Once the dough was ready to be shaped, Megan showed me a trick that she learned while working at Flour bakery about how to shape the dough balls so they wouldn’t have any seams. It’s really hard to describe, so we decided to use my Flip again to take a video of it. It’s pretty quick, but hopefully it helps. I’m definitely going to try it out next time I’m shaping dough.
We used an ice cream scoop to portion out the dough and ended up with more buns than the recipe said we’d get. So they were a little crowded in the pan and rose into each other. This results in more square-shaped buns than pretty round buns, but that’s ok.
The buns tasted like a sweet bread with fruit in them. The icing on the top added just the right amount of sugary goodness to the mix. I took these into work and my coworkers enjoyed them with their morning coffees.
One Year Ago: Raspberry Curd
Two Years Ago: Raspberry Cheesecake Swirl Brownies and Homemade Oreos
Yield: 12-14
For the Buns
1/4 cup rum (you can also use apple juice if you prefer)
1/2 cup mixed dried fruit
1/2 cup raisins or dried currants
1 1/4 cups milk, room temperature
2 eggs
1 egg yolk (reserve the white for the topping)
6 Tbsp butter, room temperature
2 tsp instant yeast
1/4 cup light brown sugar, firmly packed
1 tsp ground cinnamon
1/4 tsp ground cloves or allspice
1/4 tsp freshly ground nutmeg
1 3/4 tsp salt
1 Tbsp baking powder
4 1/2 cups flour
For the Topping
1 egg white, reserved from above
1 Tbsp milk
For the Icing
1 cup + 2 Tbsp powdered sugar
1/2 tsp vanilla
pinch of salt
4 tsp milk, or enough to make a thick, pipeable icing
Lightly grease a 10" square pan or 9" x 13" pan.
Mix the rum or apple juice with the dried fruit and raisins, cover with plastic wrap, and microwave briefly, just till the fruit and liquid are very warm, and the plastic starts to "shrink wrap" itself over the top of the bowl. Set aside to cool to room temperature. Note: If you worry about using plastic wrap in your microwave, simply cover the bowl with a glass lid.

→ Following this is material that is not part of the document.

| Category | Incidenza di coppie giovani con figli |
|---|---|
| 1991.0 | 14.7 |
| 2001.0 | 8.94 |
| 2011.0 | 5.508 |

When the fruit is cool, mix together all of the dough ingredients except the fruit, and knead, using an electric mixer or bread machine, till the dough is soft and elastic. Mix in the fruit and any liquid not absorbed.

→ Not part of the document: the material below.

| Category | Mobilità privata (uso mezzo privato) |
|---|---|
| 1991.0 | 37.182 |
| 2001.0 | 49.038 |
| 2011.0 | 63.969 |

Let the dough rise for 1 hour, covered. It should become puffy, though may not double in bulk.
Divide the dough into billiard ball-sized pieces, about 3 3/4 ounces each. A heaped muffin scoop (about 1/3 cup) makes about the right portion. You'll make 12 to 14 buns. Use your greased hands to round them into balls. Arrange them in the prepared pan.
Cover the pan, and let the buns rise for 1 hour, or until they've puffed up and are touching one another. While the dough is rising, preheat the oven to 375°F.
Whisk together the reserved egg white and milk, and brush it over the buns.
Bake the buns for 20 minutes, until they're golden brown. Remove from the oven, and transfer to a rack to cool.
Mix together the icing ingredients, and when the buns are completely cool, pipe it in a cross shape atop each bun.